Es divertido escuchar este tipo de conversaciones sin tomar partido. Allí se esgrimen dichos y citas que nadie corrobora, refranes que lo mismo atacan que defienden, nombres de curas y tradiciones festivas que nada testifican, detalles ornamentales, exvotos y otras ganaderías. Todo vale.

-¡Aquí está! –toma aire- Yo no digo –insiste ella sonriente por el hallazgo y más por no ceder que por tener o no tener razón- que el de tu pueblo sea o no sea, pero San Veremundo sólo hay uno.

Los asistentes a la lidia pueden salir al claustro, sencillo, encantador, con todos los detalles que se espera de un pequeño claustrillo, o disfrutar de esta lucha de cuernos de carnero. Pero, siempre, siempre, el final es amable, cariñoso, prometedor.

-Ya pasaré otro día y se convencerá –acaba sentenciando Julio No crea que me doy por vencido.

Y allí queda alguien, con su manojo de llaves, como un soplo de atardecer, como un vaso de agua fresca en el Camino.

María, por el contrario, es una mujer hiper-mega-religiosa; es decir, una humilde creyente de las de antes, viuda y alma mater del cuidado de la iglesia rupestre de Tosantos, en la provincia de Burgos. Al hablar infunde ese fervor que recuerda aquellas viejas Vidas de Santos de los comics –entonces tebeos- de los años 60. Católica, apostólica, romana y, sin duda alguna, celestial. Invita al rezo mariano, a los cristianos timoratos que se acercan a la ermita y sabe aguantar con estoicismo las burlas de algún –creyente o ateo, es igual- irrespetuoso.

-Cada uno -afirma- sabe por qué hace el Camino. Yo estoy para cumplir con mi menester: abrir, explicar, rezar y cerrar esta puerta. No soy nadie para juzgar a nadie. Si suben aquí, por algo será. Yo no tengo por qué saberlo. Sólo ellos y Dios lo saben, Creo que el Camino es bueno y que lo que yo hago también es bueno. Lo demás no es de mi incumbencia. Buen Camino, señores.
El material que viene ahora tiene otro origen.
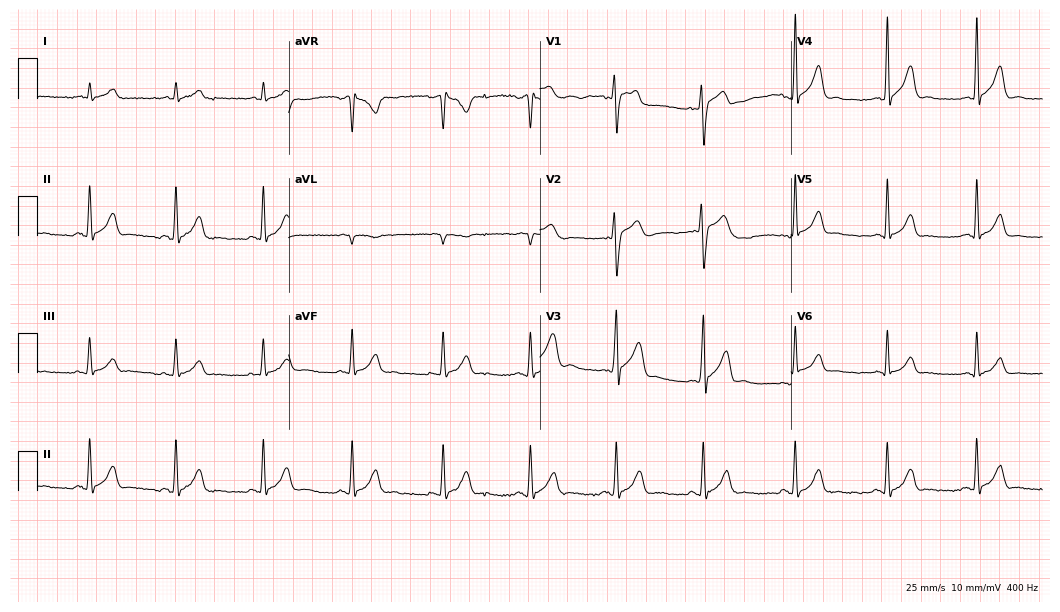
Resting 12-lead electrocardiogram (10.2-second recording at 400 Hz). Patient: a male, 26 years old. Read as a normal ECG.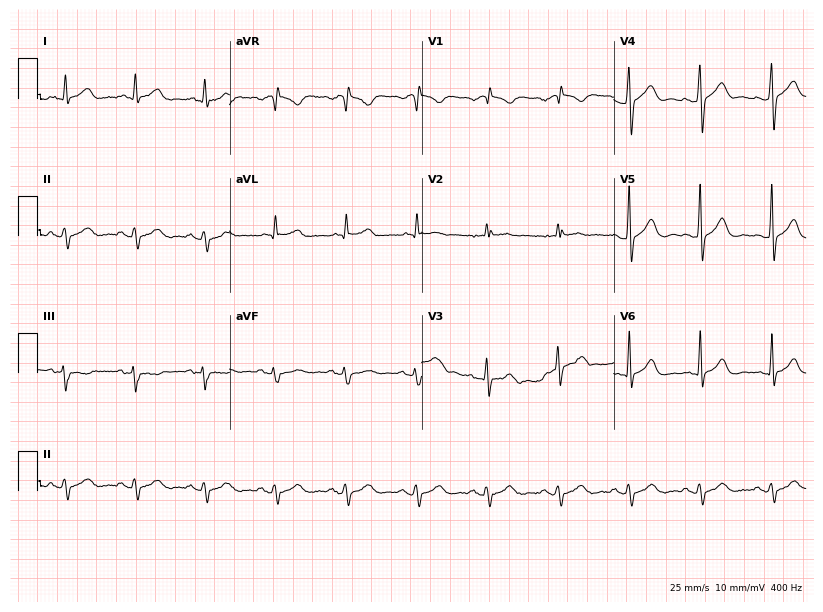
Resting 12-lead electrocardiogram (7.8-second recording at 400 Hz). Patient: a 53-year-old male. None of these six findings is recorded: first-degree AV block, right bundle branch block (RBBB), left bundle branch block (LBBB), sinus bradycardia, atrial fibrillation (AF), sinus tachycardia. Only these six findings were labelled.

Pero voluntarios del Camino no son sólo estas personas que de forma tan directa dan lo que, aparentemente poco, pueden. También existen otros voluntarios involuntarios y que son requeridos en circunstancias especiales y anómalas, a quienes se les pide ayuda y quienes, sin conocerte, se involucran en tu destino y camino dándote la mano.

Ahí están, por ejemplo, Rufino, Mariano, Pachi y cien mil más por quienes, como los voluntarios, nadie pagará 7 millones de euros como rescate alguno por su trabajo generoso en países exóticos pero cuyo valor supera cualquier cifra que quieran poner los políticos, los directores de clubs de fútbol o los poderosos.

Ellos no provocan grandes aventuras; aunque, sin duda alguna, son la aventura que espera a los peregrinos que se cruzan en su camino.

2 comentarios:

J.J. Lunar dijo...

Sin duda es impagable el servicio del voluntariado, esas anónimas manos, palabras y miradas que nos recuerdan que lo más importante del hombre no es su posesión, sino su existencia.

Existen millones de ellos y, como gotas de agua, riegan el planeta sin el menor ánimo de protagonismo.

Son estupendas tus anécdotas, en serio, pero me temo que debo insistir: !Ni un ápice de soledad, oiga, esa razón no te va a servir!

Un abrazo,compa.

JJ

J.C. Martínez dijo...

Gracias por tu presencia y comentario, JJ. Efectivamente, el voluntariado en sus múltiples formas, como la amistad, es de un valor incalculable.